In the decade gone by, no discussion on emerging technology trends has been complete without the mention of Artificial Intelligence (AI). It has now become a mainstream technology, touching all aspects of our lives – work, commute, entertainment, shopping, travel, and much more. Technology and environment are often projected on the opposite sides of the sustainability debate. In this article we offer a different perspective and explore how is big data used in environmental science.

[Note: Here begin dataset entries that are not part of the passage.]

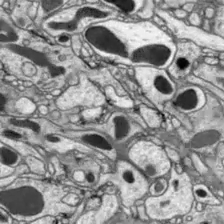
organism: Drosophila
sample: Optic lobe
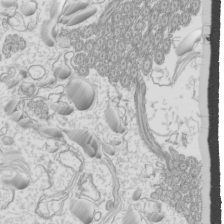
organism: Mouse
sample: Cilia; mouse epididymis
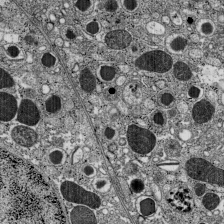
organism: C57BL Mouse
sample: Pancreatic islet
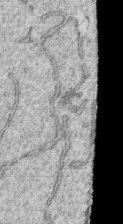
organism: Human
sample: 1205lu cells
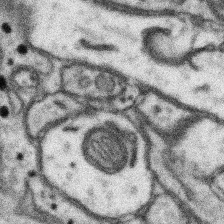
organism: Mouse
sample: Somatosensory cortex neuropil
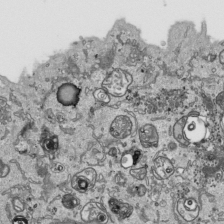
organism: Human
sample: Mitochondria in HCT116 cells
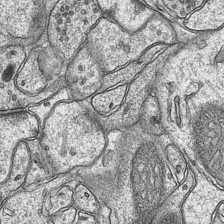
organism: Mouse
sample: CA1 Hippocampus
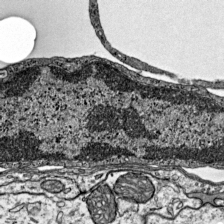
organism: Mouse
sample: Visual Cortex
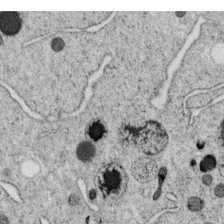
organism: C. elegans
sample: C. elegans oocyte; sperm cells
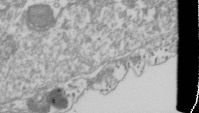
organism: Drosophila
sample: Cell division; meiosis; drosophila spermatocytes
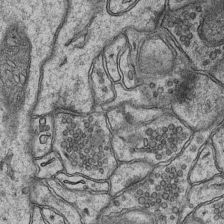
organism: Mouse
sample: CA1 Hippocampus
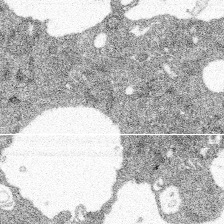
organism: Spongilla lacustris
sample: Multiple
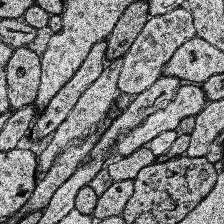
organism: Human
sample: Temporal Lobe
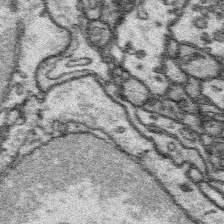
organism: Platynereis dumerilii
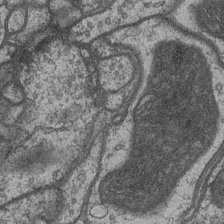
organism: Drosophila
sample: Optic medulla
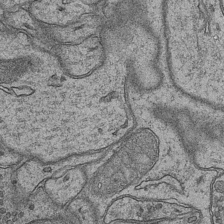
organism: Mouse
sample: CA1 Hippocampus
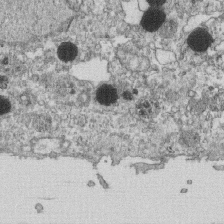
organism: Human
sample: HeLa cell HIV synapse
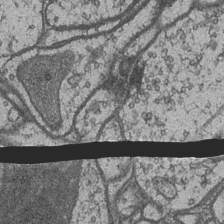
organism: Drosophila
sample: Optic medulla
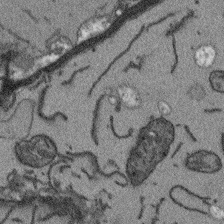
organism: Arabidopsis thaliana
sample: Root tip
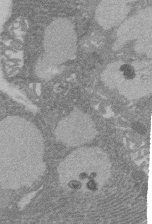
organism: Rat
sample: Salivary granule
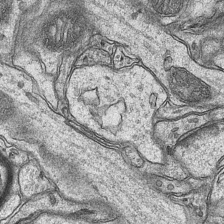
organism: Mouse
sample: CA1 Hippocampus
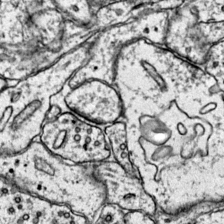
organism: Mouse
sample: Primary visual cortex
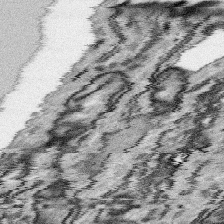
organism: Human
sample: HeLa cells
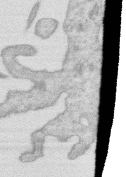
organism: Human
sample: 1205lu cells
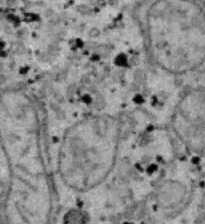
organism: Mouse
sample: Liver from an obese (ob/ob) mouse
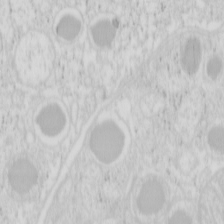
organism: Mouse
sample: Pancreas
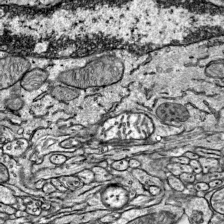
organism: Mouse
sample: Visual Cortex
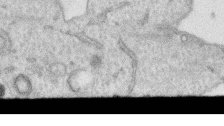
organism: Human
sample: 1205lu cells
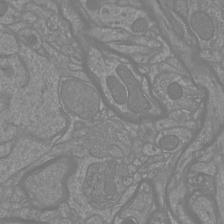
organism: Mouse
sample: Cortical neurons
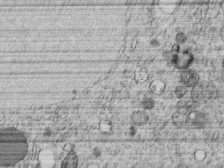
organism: C. elegans
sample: C. elegans embryo early stage
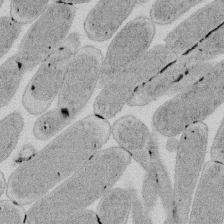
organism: E. coli
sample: Bacterial nucleoid
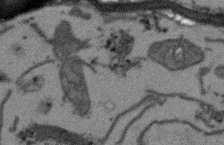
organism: Arabidopsis thaliana
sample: Root tip
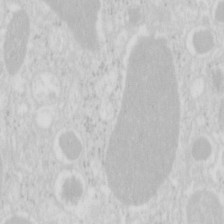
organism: Mouse
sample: Pancreas
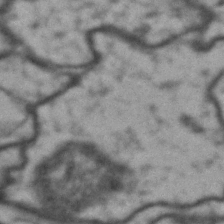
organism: Drosophila
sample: Brain

Can Data Science Save the Environment?

Climate change is here and now. Cities are running out of water, glaciers are melting, species are getting extinct and our non-renewable energy sources are getting depleted. We are probably the first generation of humans to feel it’s adverse effects and the last generation with the time to do something about it. The billions of smart devices, fastest of cars, sophisticated space missions, miniature robots to clear up our veins, and astronomical market caps of tech giants would be of little use if there are no humans to reap their benefits. Here are some ways AI can help us build a better, sustainable tomorrow.

Smart City Projects

This is arguably the biggest, all-encompassing use case of harnessing data science to help the environment. If we effectively leverage machine learning for sustainability, we can have cities with green buildings, utilizing recycled water for outdoor use, minimal carbon footprint, sustainable power management through demand prediction, focus on renewable energy sources, and a lot more. It will take the burden off existing infrastructure and end a never-ending, unsustainable construction race as we are witnessing across the world.

Waste Management

Data science and the environment might seem unrelated concepts at first. However, a closer look at each opens up unlimited possibilities in sustainability and waste management. World Bank estimates we generate 2.01 billion ton municipal solid waste annually, out of which at least 33% damages the environment. Waste segregation is a major bottleneck to recycling and a large portion of it happens manually. AI, machine learning, and data science can be leveraged to predict waste categories by reading images and weight data. This can improve our waste segregation processes, both in terms of speed and accuracy. As self-learning systems consume more data, they get smarter and more accurate in estimating future trends.

Traffic Management

Passenger and commercial traffic is a major contributor to environmental pollution, primarily through emissions and noise. AI-based Intelligent Traffic Management Systems can help control traffic signals by analyzing past data and setting signal timers accordingly. Machine learning models can read camera images and detect traffic violations, speed limit violations, helmet-less driving, blocking free left turns, wrong side driving, lane violations, etc. These are some of the many use cases in leveraging machine learning for sustainability.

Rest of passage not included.